Here, I am fitting a random intercept and random slope multilevel model using a continuous outcome in “woman weight” in Kilograms, drawn from the 2014 Ghana demographic and health survey.
library(foreign)
library(car)
## Loading required package: carData
library(survey)
## Loading required package: grid
## Loading required package: Matrix
## Loading required package: survival
##
## Attaching package: 'survey'
## The following object is masked from 'package:graphics':
##
## dotchart
library(arm)
## Loading required package: MASS
## Loading required package: lme4
##
## arm (Version 1.10-1, built: 2018-4-12)
## Working directory is D:/MY Ph.D COURSES/FALL 2018/DEM 7473 AH. MODELLING/Homeworks
##
## Attaching package: 'arm'
## The following object is masked from 'package:car':
##
## logit
library(mice)
## Loading required package: lattice
##
## Attaching package: 'mice'
## The following objects are masked from 'package:base':
##
## cbind, rbind
library(lattice)
library(haven)
library(lmtest)
## Loading required package: zoo
##
## Attaching package: 'zoo'
## The following objects are masked from 'package:base':
##
## as.Date, as.Date.numeric
library(lmerTest)
##
## Attaching package: 'lmerTest'
## The following object is masked from 'package:lme4':
##
## lmer
## The following object is masked from 'package:stats':
##
## step
library(lme4)
library(MuMIn)
library(sjstats)
##
## Attaching package: 'sjstats'
## The following objects are masked from 'package:survey':
##
## cv, deff
set.seed(1234)
ghdat_2014<-read.dta("D:/GDHS/GDHS_2014/gh_Individual_Recode/GH_Individual_Recode.dta", convert.factors = F)
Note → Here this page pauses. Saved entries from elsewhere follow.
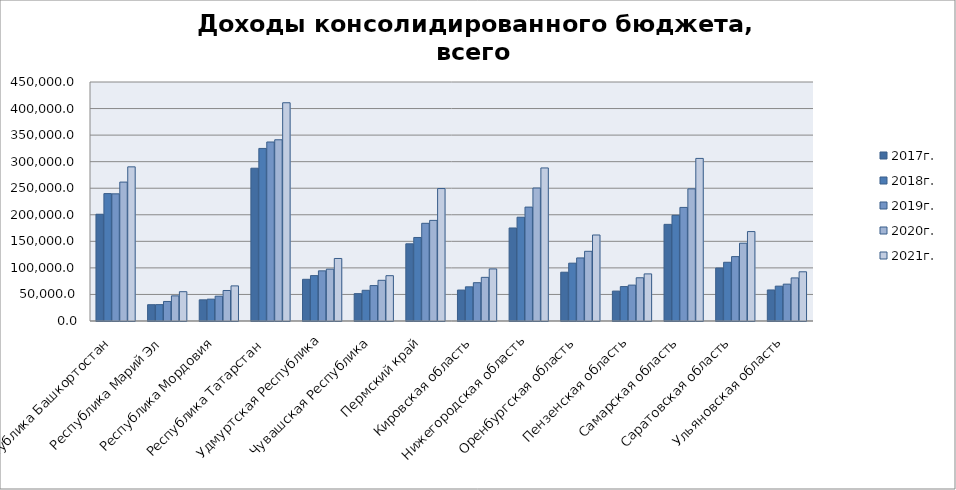
| Category | 2016г. | 2017г. | 2018г. | 2019г. | 2020г. | 2021г. |
|---|---|---|---|---|---|---|
| Республика Башкортостан |  | 201001.232 | 239885.648 | 239425.347 | 261542.816 | 290224.429 |
| Республика Марий Эл |  | 30692.772 | 30821.582 | 36792.49 | 47346.297 | 55162.114 |
| Республика Мордовия |  | 39853.418 | 41149.412 | 46741.297 | 57433.378 | 66107.337 |
| Республика Татарстан  |  | 287664.017 | 324919.328 | 337044.286 | 341217.006 | 410945.831 |
| Удмуртская Республика |  | 78505.848 | 85440.62 | 94416.383 | 97609.987 | 117721.813 |
| Чувашская Республика |  | 51497.202 | 57790.513 | 66684.885 | 76614.1 | 85336.679 |
| Пермский край |  | 145352.92 | 157250.75 | 183945.186 | 189436.505 | 249384.419 |
| Кировская область |  | 58268.922 | 64349.12 | 72111.438 | 82180.077 | 98046.317 |
| Нижегородская область |  | 175161.393 | 195412.892 | 214459.894 | 250378.73 | 288163.678 |
| Оренбургская область |  | 91871.303 | 108900.738 | 118742.082 | 131218.408 | 161941.837 |
| Пензенская область |  | 56326.201 | 64808.761 | 67584.454 | 81382.742 | 88691.439 |
| Самарская область |  | 181960.149 | 198965.461 | 213871.843 | 248778.327 | 306133.621 |
| Саратовская область |  | 99722.286 | 110567.076 | 121262.03 | 146440.767 | 168373.634 |
| Ульяновская область |  | 58438.819 | 65613.193 | 69374.176 | 81131.24 | 92648.361 |

# Selecting required variables
wghtdat<-subset(ghdat_2014,select=c("v005","v021", "v022","v013","v024", "v025", "v106","v130", "v131", "v190", "v437", "v501", "v714"))
# Woman weight
wghtdat$wght<-ifelse(wghtdat$v437==9994 | wghtdat$v437==9995 | wghtdat$v437==9996, NA, wghtdat$v437/10)
# Age
wghtdat$age<-Recode(wghtdat$v013, recodes="1='15-19'; 2:3='20-29'; 4:5='30-39'; 6:7='40-49'; else='NA'", as.factor=T)
# Level of education
wghtdat$edu<-Recode(wghtdat$v106, recodes="0='1No education'; 1='2Primary'; 2:3='3secodary/higher';else=NA", as.factor=T)
# Marital status
wghtdat$maristat<-Recode(wghtdat$v501, recodes="0='1Never married'; 1:2='2Married/cohabiting'; 3:5='3Sep/div/wid'; else=NA", as.factor=T)
# Religion
wghtdat$relig<-recode(wghtdat$v130, recodes="1:6='1Christian'; 7='2Islam'; 8='3Traditional/Spiritualist';9:96='Other';else=NA", as.factor=T)
# Wealth status
wghtdat$wealthstat<-Recode(wghtdat$v190, recodes="1:2='1Poor'; 3='2Middle'; 4:5='3Rich'; else=NA", as.factor=T)
# Residence
wghtdat$resid<-Recode(wghtdat$v025, recodes='1="1Urban"; 2="2Rural"; else=NA',as.factor=T)
# Current work status
wghtdat$workstat<-Recode(wghtdat$v714, recodes= '0="2Not working"; 1="1Working"; else=NA',as.factor=T)
# Rename region
wghtdat$region<-wghtdat$v024
fit0<-lm(wght~as.factor(region), data=wghtdat)
anova(fit0)
## Analysis of Variance Table
##
## Response: wght
## Df Sum Sq Mean Sq F value Pr(>F)
## as.factor(region) 9 52618 5846.5 31.935 < 2.2e-16 ***
## Residuals 4742 868132 183.1
## ---
## Signif. codes: 0 '***' 0.001 '**' 0.01 '*' 0.05 '.' 0.1 ' ' 1
wghtdat$wghtz<-scale(wghtdat$wght, center=T, scale=T)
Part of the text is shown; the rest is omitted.